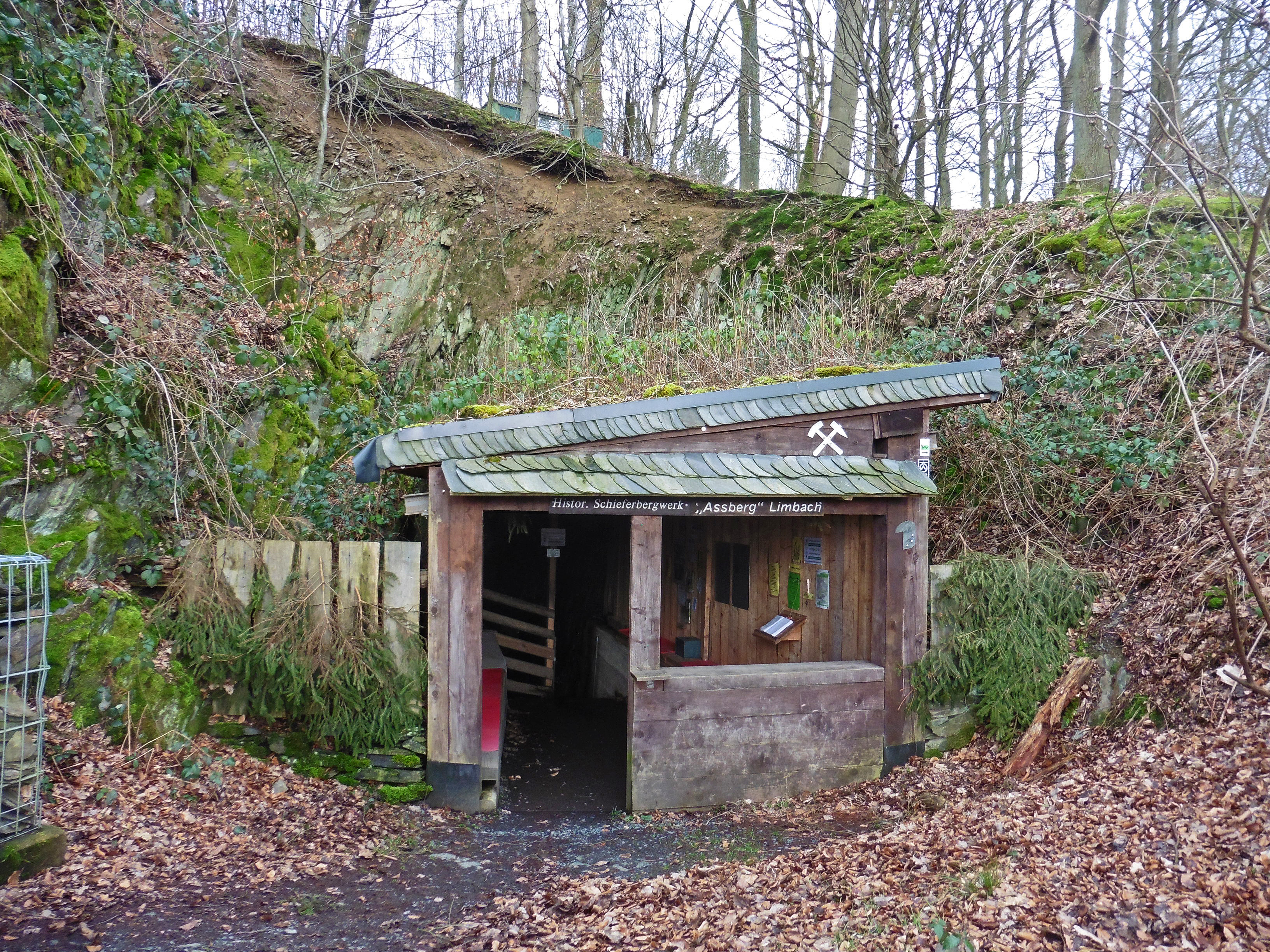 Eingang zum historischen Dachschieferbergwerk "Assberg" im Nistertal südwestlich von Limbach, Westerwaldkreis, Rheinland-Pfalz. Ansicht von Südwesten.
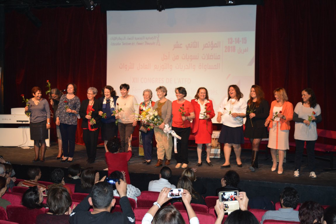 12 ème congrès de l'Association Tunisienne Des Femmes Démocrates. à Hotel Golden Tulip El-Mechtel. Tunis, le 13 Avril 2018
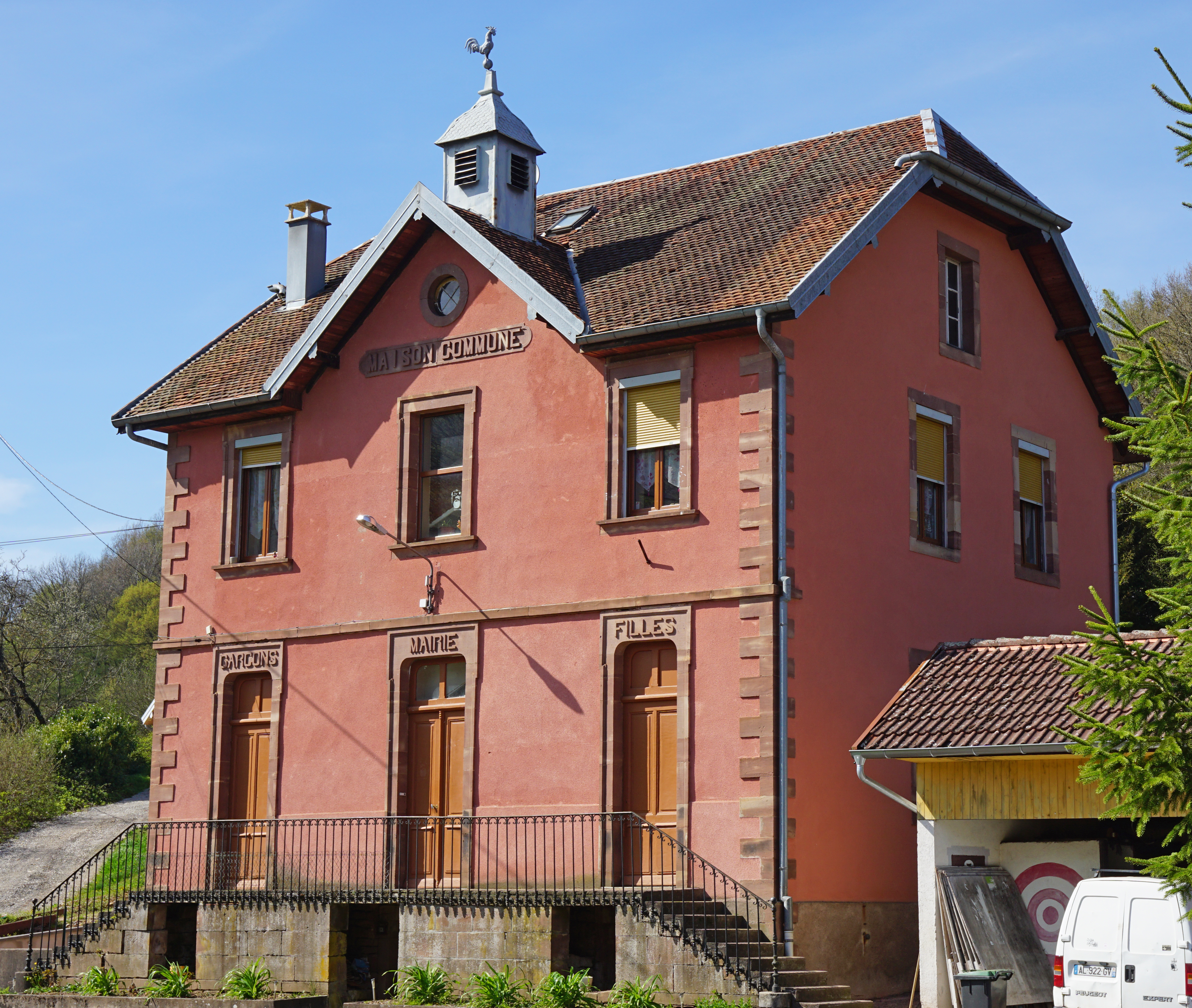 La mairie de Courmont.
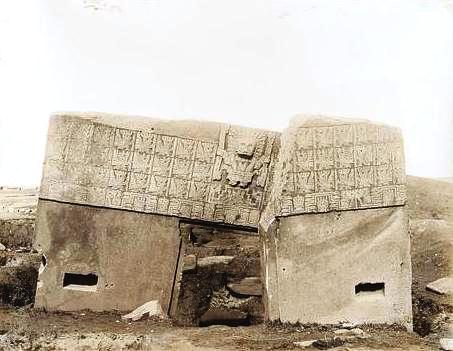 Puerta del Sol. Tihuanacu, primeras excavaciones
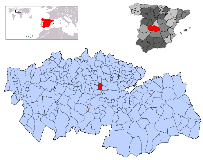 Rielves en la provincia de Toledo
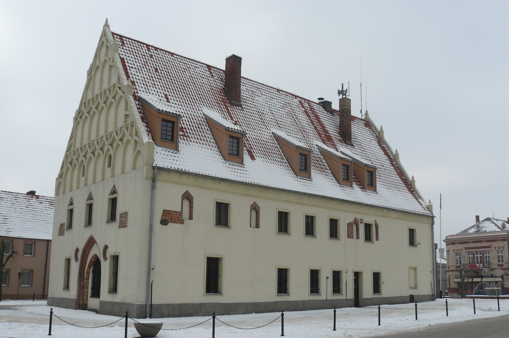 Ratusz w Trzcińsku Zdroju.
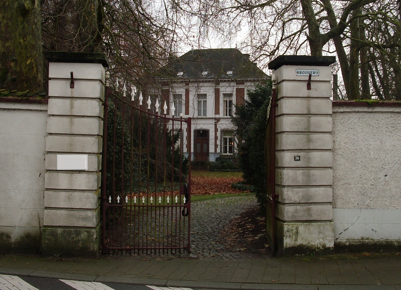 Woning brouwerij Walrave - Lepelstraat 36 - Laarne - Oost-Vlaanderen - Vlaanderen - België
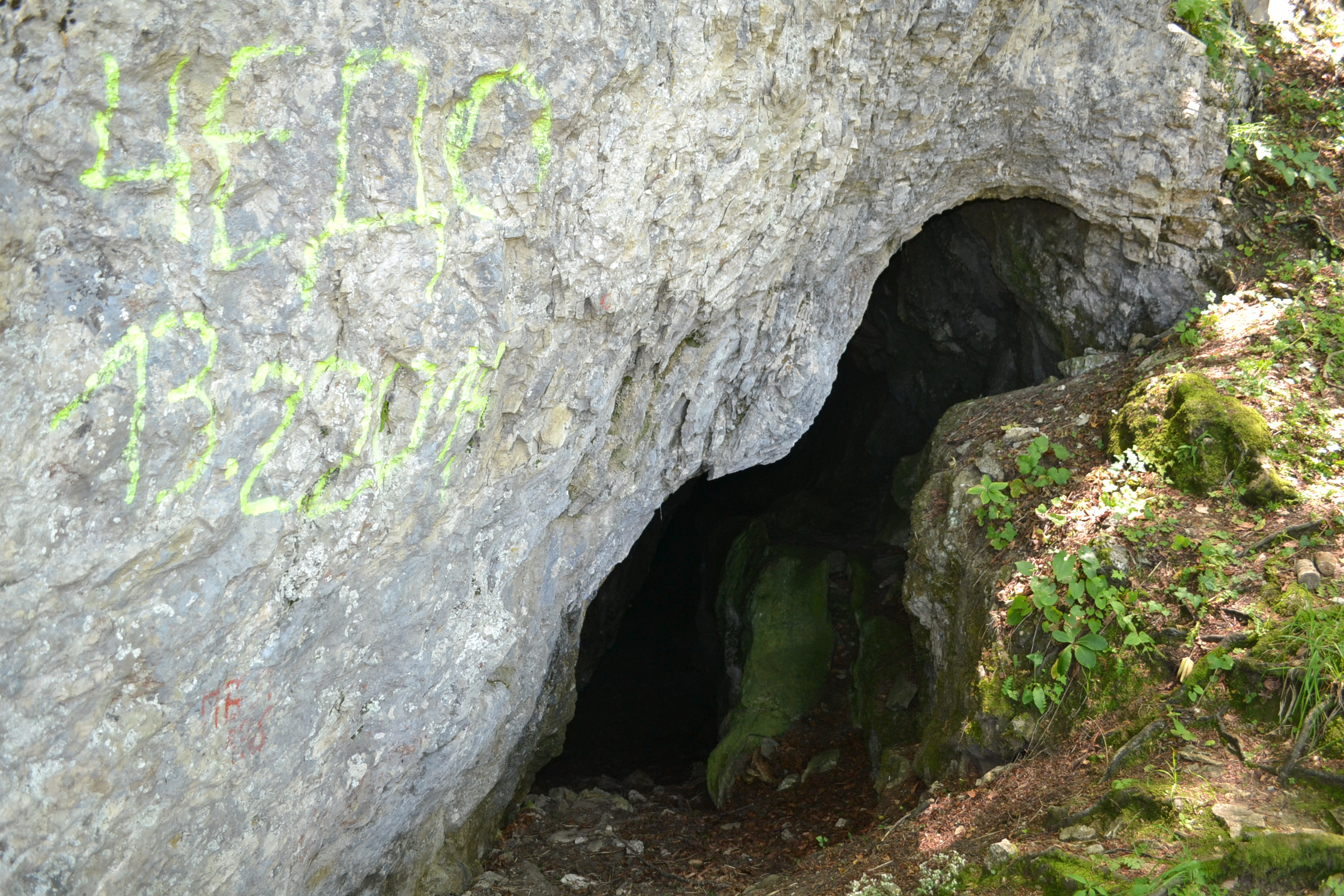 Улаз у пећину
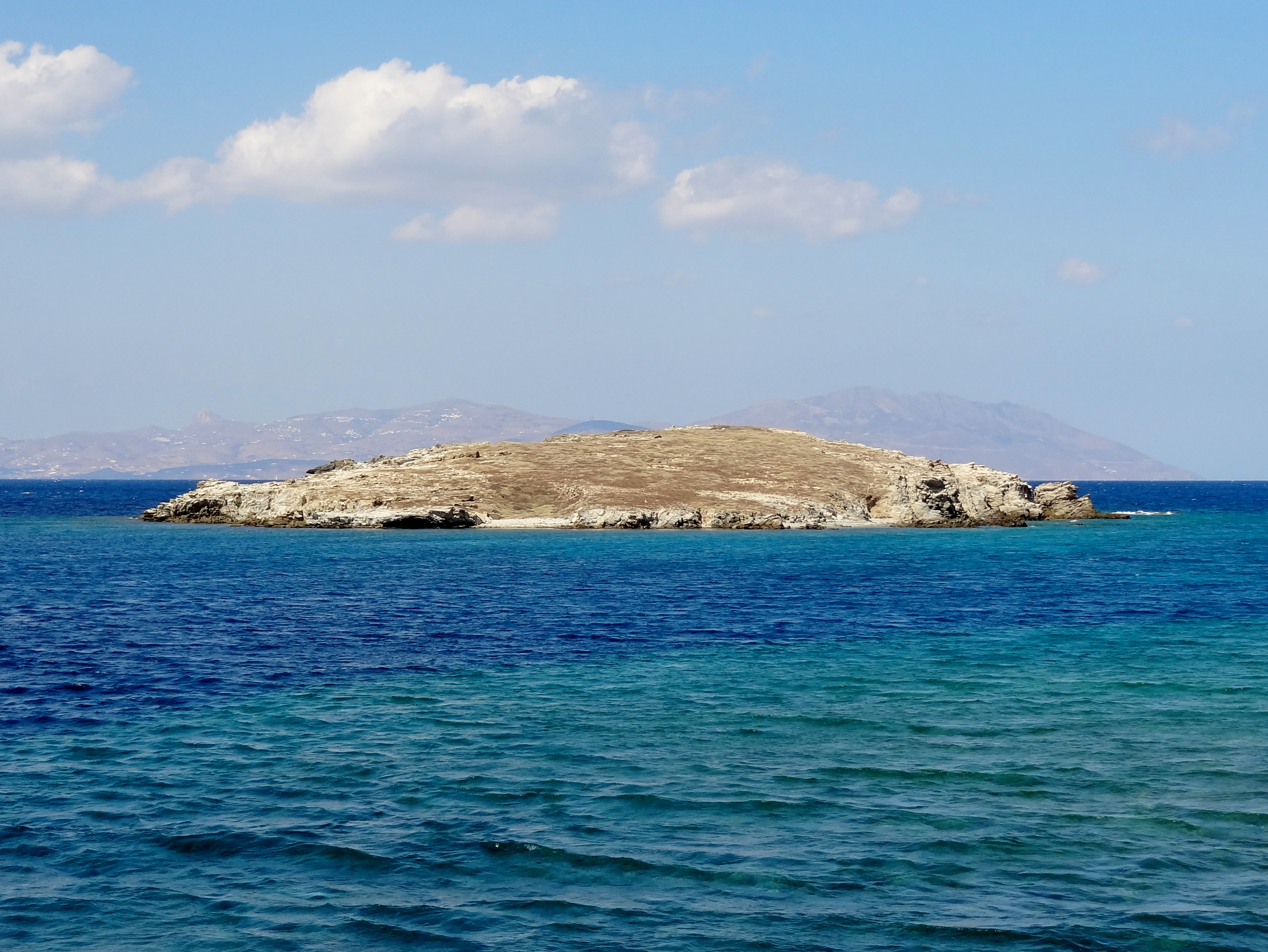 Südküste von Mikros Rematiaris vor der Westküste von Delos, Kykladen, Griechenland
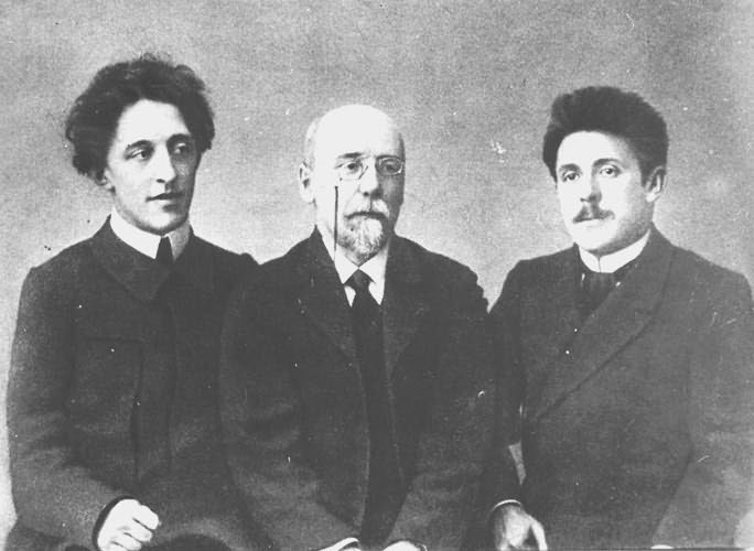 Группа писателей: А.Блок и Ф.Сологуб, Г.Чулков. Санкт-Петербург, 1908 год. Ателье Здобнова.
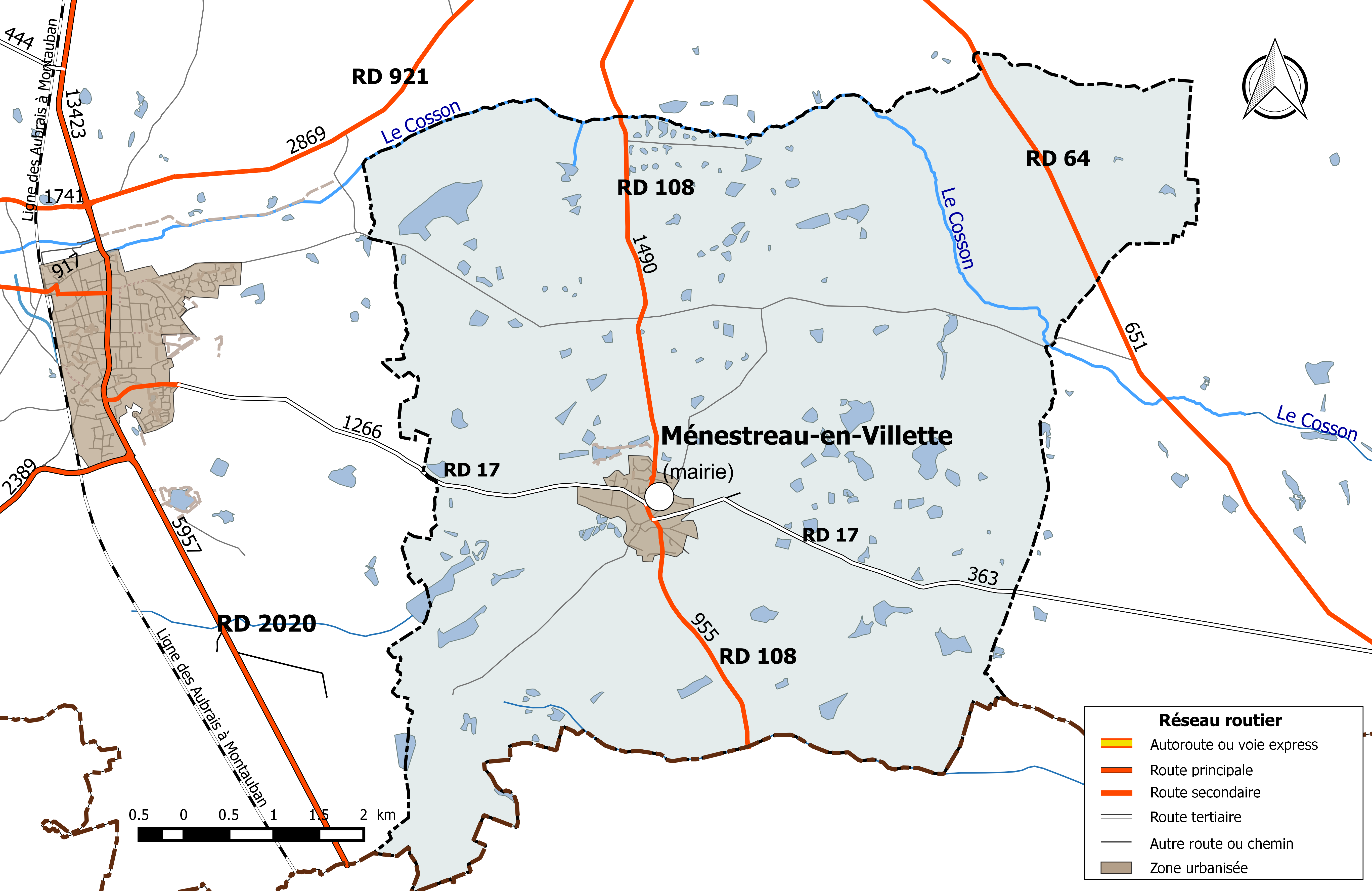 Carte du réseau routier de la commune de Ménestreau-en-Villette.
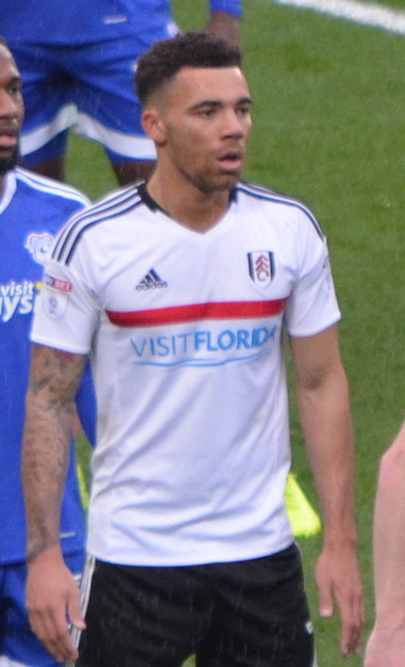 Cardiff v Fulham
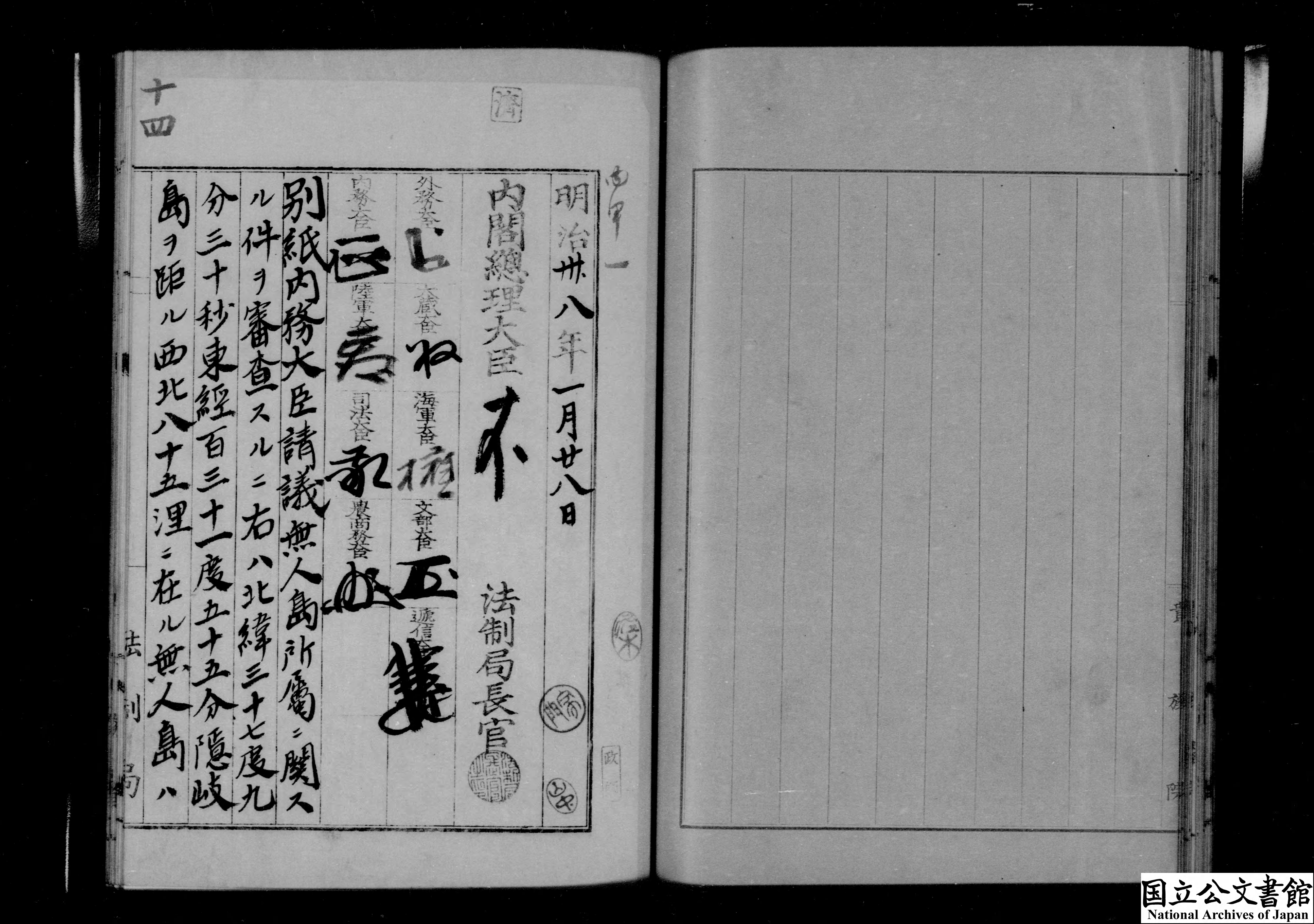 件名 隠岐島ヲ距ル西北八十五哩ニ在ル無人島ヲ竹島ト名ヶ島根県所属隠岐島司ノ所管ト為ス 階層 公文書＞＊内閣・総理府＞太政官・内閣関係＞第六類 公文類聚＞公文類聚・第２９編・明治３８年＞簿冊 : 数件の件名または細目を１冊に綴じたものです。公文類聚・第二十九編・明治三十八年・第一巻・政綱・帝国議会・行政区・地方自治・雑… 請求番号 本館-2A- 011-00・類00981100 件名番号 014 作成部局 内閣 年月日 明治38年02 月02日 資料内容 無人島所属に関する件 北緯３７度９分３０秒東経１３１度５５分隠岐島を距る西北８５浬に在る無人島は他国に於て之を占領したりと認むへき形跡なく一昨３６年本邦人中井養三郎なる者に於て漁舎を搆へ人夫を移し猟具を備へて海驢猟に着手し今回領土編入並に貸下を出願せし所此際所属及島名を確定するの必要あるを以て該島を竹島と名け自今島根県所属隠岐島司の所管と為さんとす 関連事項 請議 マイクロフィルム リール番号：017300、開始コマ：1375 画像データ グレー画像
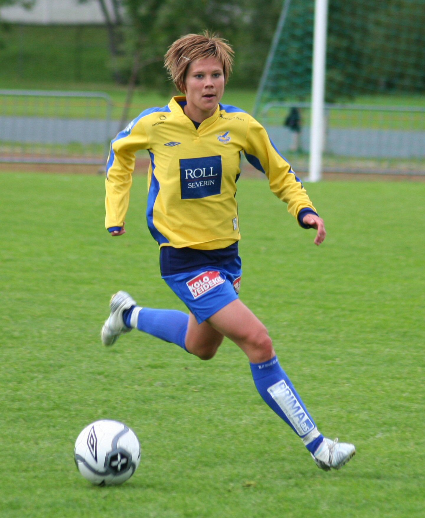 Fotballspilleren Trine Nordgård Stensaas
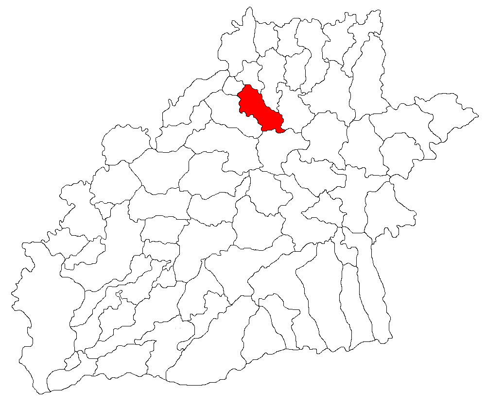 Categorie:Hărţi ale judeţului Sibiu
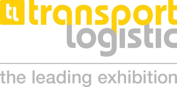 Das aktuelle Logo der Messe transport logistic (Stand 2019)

--------------------------------

The problem. Omit the pictures. Transcribe word for word the lines from the one containing "Группа писателей: А.Блок" through the end of the listing, inclusive.

Written response.
 Группа писателей: А.Блок и Ф.Сологуб, Г.Чулков. Санкт-Петербург, 1908 год. Ателье Здобнова.
 Carte du réseau routier de la commune de Ménestreau-en-Villette.
 Cardiff v Fulham
 件名 隠岐島ヲ距ル西北八十五哩ニ在ル無人島ヲ竹島ト名ヶ島根県所属隠岐島司ノ所管ト為ス 階層 公文書＞＊内閣・総理府＞太政官・内閣関係＞第六類 公文類聚＞公文類聚・第２９編・明治３８年＞簿冊 : 数件の件名または細目を１冊に綴じたものです。公文類聚・第二十九編・明治三十八年・第一巻・政綱・帝国議会・行政区・地方自治・雑… 請求番号 本館-2A- 011-00・類00981100 件名番号 014 作成部局 内閣 年月日 明治38年02 月02日 資料内容 無人島所属に関する件 北緯３７度９分３０秒東経１３１度５５分隠岐島を距る西北８５浬に在る無人島は他国に於て之を占領したりと認むへき形跡なく一昨３６年本邦人中井養三郎なる者に於て漁舎を搆へ人夫を移し猟具を備へて海驢猟に着手し今回領土編入並に貸下を出願せし所此際所属及島名を確定するの必要あるを以て該島を竹島と名け自今島根県所属隠岐島司の所管と為さんとす 関連事項 請議 マイクロフィルム リール番号：017300、開始コマ：1375 画像データ グレー画像
 Fotballspilleren Trine Nordgård Stensaas
 Categorie:Hărţi ale judeţului Sibiu
 Das aktuelle Logo der Messe transport logistic (Stand 2019)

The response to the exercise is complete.